Files
shankar0123 0725713e19 Close I-004 (agent hard-delete cascades targets) coverage-gap finding
Operator decision answered as full soft-delete with optional forced
cascade — hard-delete is not reachable from any public surface. Prior
to this commit, DELETE /agents/{id} ran a plain `DELETE FROM agents`
whose schema-level `ON DELETE CASCADE` on deployment_targets.agent_id
silently wiped every target, orphaning certs and aborting in-flight
jobs. The finding closure reshapes the agent-removal contract around
soft retirement with explicit preflight counts, an opt-in cascade
gated by a mandatory reason, and unconditional protection for the
four reserved sentinel agents used by discovery sources.

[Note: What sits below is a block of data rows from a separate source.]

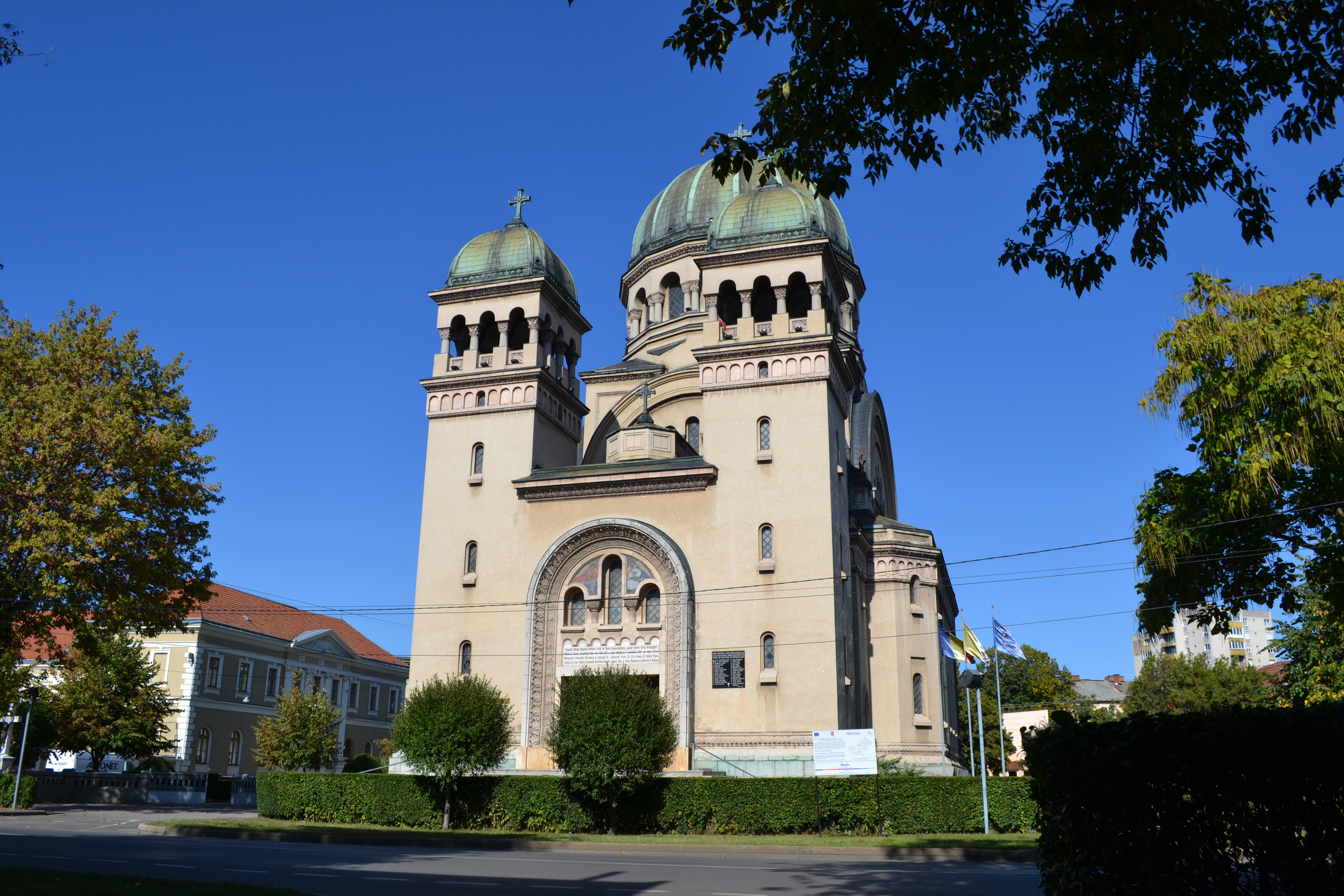 Biserica Sf Arhangheli Mihail si Gavriil Satu Mare
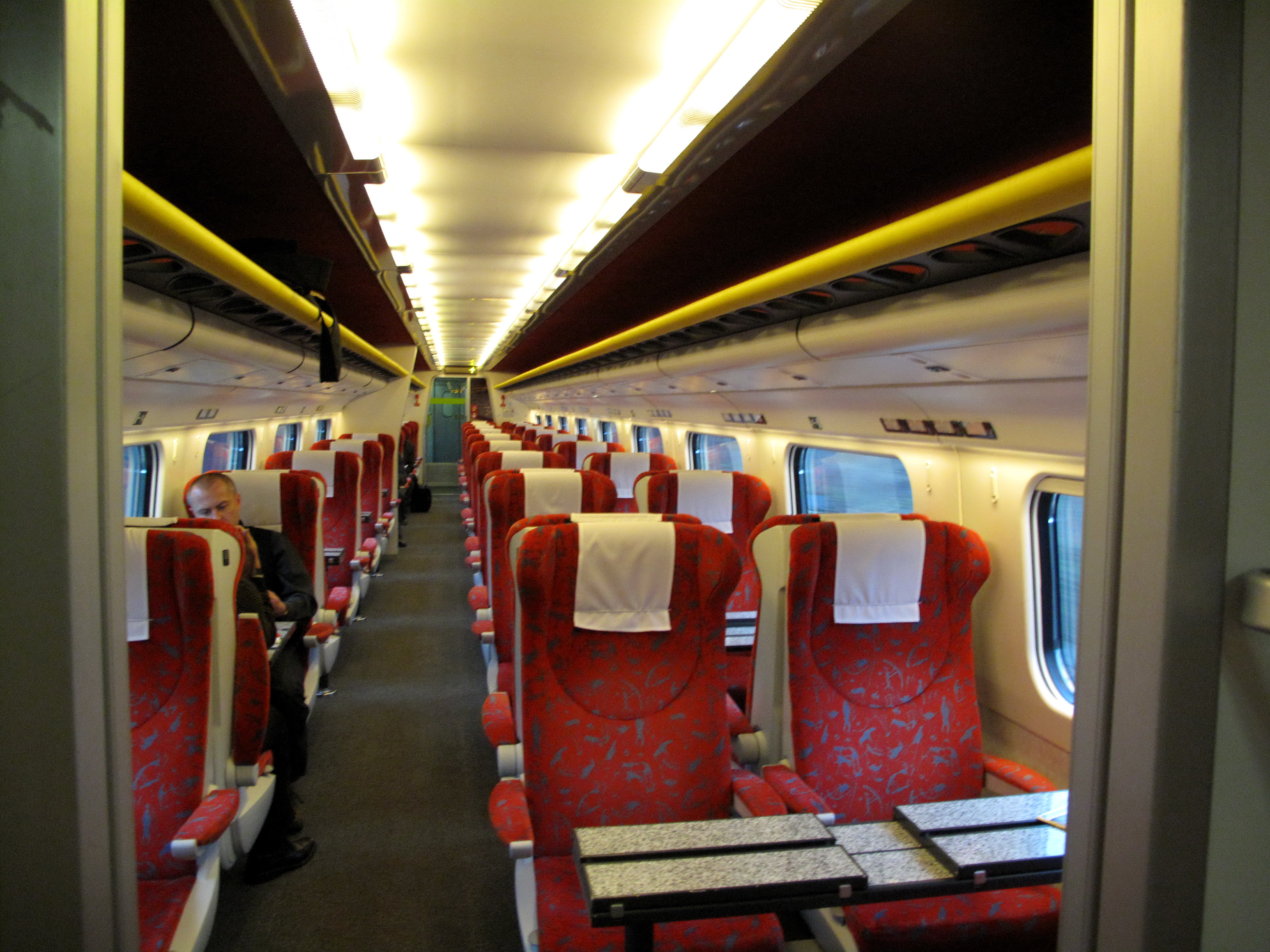 Pendolino, 1. třída
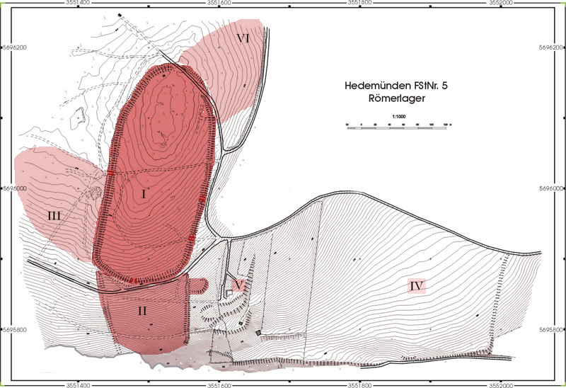 Gesamtplan des Römerlagers Hedemünden
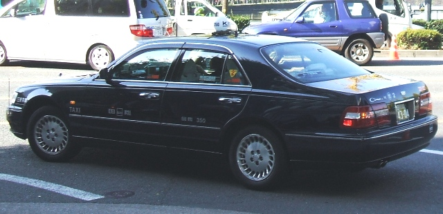 Kokusai Motorcars Premium taxi.
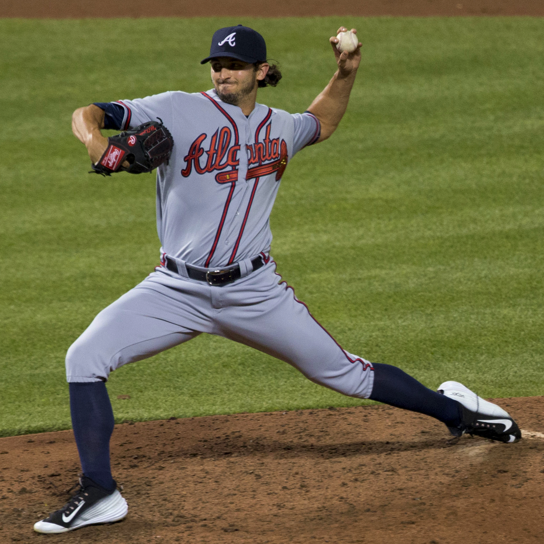 Andrew McKirahan
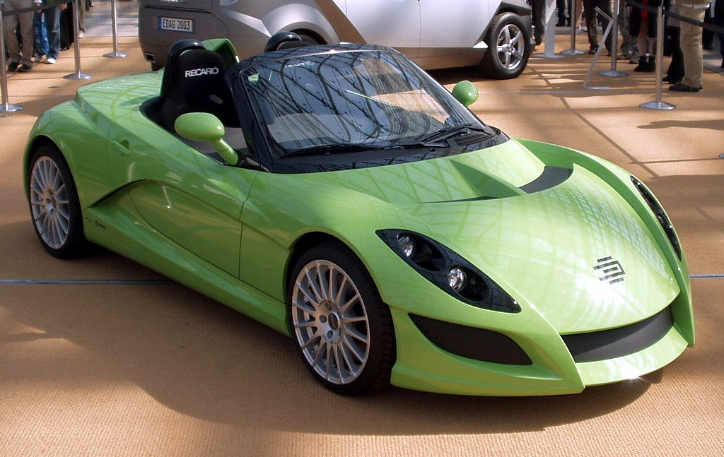 Edag Number 8
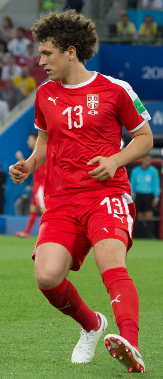 Сборная Бразилии оставляет Сербию за бортом ЧМ-2018 и выходит в плей-офф
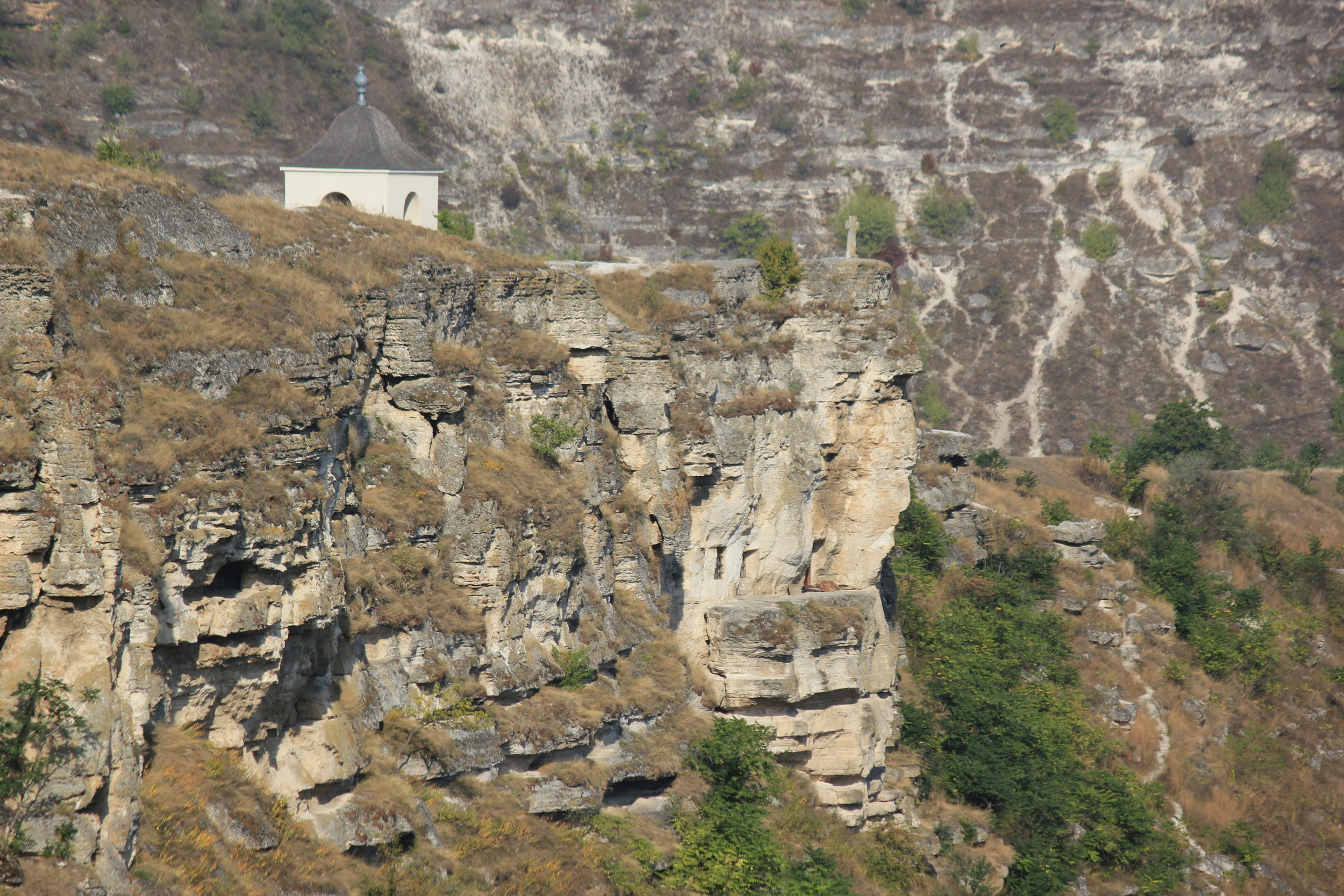 Hornjoserbsce: Wudrjeńca rěki Raut pola Orhei Vechi, stareho klóštra, zapisaneho do swětoweho kulturneho herbstwa UNESCO.
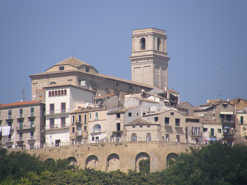 Vasto
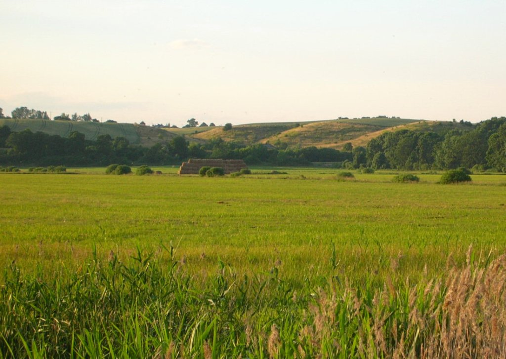 Północne zbocze pradoliny Toruńsko-Eberswaldzkiej między Bydgoszczą, a Nakłem, z rezerwatem przyrody Skarpy Ślesińskie
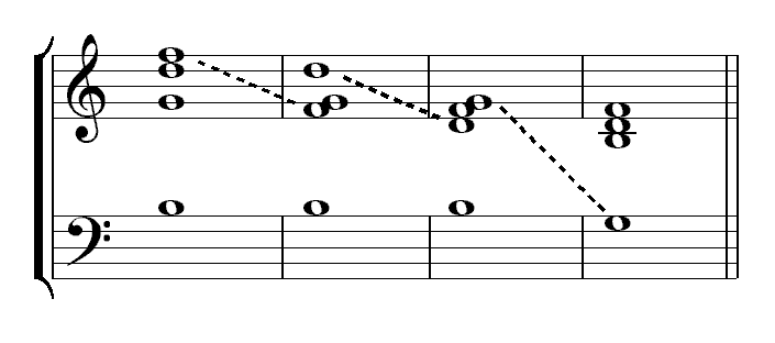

Schema — migration 000015:
  migrations/000015_agent_retire.up.sql flips
  deployment_targets_agent_id_fkey from ON DELETE CASCADE to ON DELETE
  RESTRICT, so a stray `DELETE FROM agents` now errors at the DB
  boundary instead of quietly destroying targets. Both `agents` and
  `deployment_targets` grow a retired_at TIMESTAMPTZ + retired_reason
  TEXT pair (TEXT not VARCHAR so operator comments are never
  truncated), indexed via partial indexes WHERE retired_at IS NOT
  NULL. The migration is self-healing (ADD COLUMN IF NOT EXISTS, DROP
  CONSTRAINT IF EXISTS then ADD CONSTRAINT, CREATE INDEX IF NOT
  EXISTS) so repeated runs against partially-migrated databases
  converge. migrations/000015_agent_retire.down.sql restores CASCADE
  and drops the new columns for clean rollback. A dedicated
  repository-layer testcontainers test
  (internal/repository/postgres/migration_000015_test.go) asserts the
  before/after FK action, column presence, index presence, and
  round-trip idempotency under up→down→up.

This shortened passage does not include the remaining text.